Extracted data entries:
....

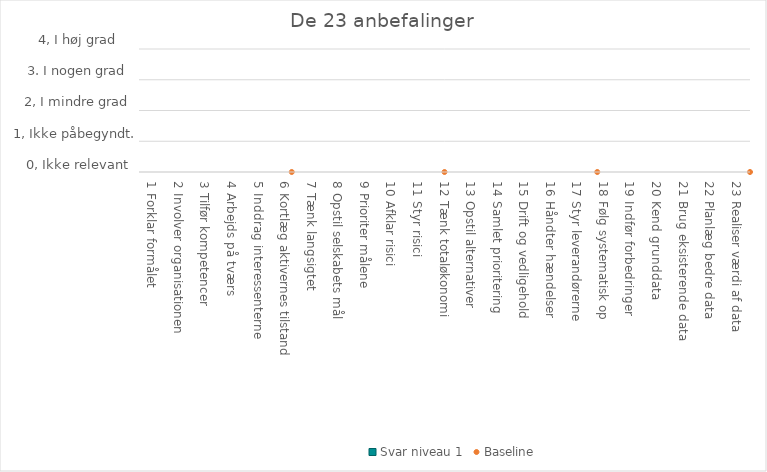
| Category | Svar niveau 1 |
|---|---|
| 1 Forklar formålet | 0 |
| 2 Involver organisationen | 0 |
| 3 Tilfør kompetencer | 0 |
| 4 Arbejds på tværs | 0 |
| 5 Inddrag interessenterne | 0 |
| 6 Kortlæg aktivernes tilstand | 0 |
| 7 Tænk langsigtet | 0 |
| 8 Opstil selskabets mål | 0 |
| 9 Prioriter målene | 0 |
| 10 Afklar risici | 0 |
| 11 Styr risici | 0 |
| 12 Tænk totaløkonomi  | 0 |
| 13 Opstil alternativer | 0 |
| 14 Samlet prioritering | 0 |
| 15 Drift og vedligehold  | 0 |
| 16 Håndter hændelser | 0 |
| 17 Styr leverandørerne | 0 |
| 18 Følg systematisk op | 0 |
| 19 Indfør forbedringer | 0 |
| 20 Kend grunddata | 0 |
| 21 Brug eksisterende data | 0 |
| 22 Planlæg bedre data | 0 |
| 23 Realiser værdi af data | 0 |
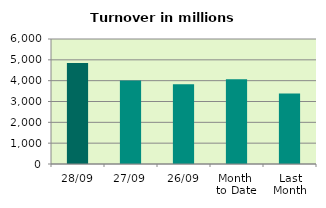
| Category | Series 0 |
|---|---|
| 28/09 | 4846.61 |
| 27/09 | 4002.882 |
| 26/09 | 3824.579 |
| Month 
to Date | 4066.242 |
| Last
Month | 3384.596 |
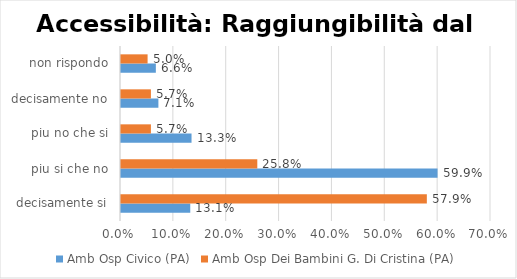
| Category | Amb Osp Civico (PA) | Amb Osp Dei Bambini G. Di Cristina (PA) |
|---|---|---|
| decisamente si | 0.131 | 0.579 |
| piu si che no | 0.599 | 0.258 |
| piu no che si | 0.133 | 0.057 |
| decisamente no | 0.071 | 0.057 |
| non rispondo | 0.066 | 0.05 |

....

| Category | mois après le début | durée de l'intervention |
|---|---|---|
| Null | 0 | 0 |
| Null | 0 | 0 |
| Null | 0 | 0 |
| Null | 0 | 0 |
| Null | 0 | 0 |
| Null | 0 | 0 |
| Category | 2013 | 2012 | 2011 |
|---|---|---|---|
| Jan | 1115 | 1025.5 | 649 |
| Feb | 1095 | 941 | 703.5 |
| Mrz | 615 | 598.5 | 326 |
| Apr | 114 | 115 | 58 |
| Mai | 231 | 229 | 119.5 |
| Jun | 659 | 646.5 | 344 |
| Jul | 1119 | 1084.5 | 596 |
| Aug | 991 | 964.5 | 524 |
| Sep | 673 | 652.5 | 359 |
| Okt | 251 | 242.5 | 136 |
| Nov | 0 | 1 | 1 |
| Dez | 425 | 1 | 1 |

....

_EXERCISE DIRECTIONS_
Pick out, from the lines above, every one that contains the string "decisamente".

_RESPONSE BOX_
| decisamente si | 0.131 | 0.579 |
| decisamente no | 0.071 | 0.057 |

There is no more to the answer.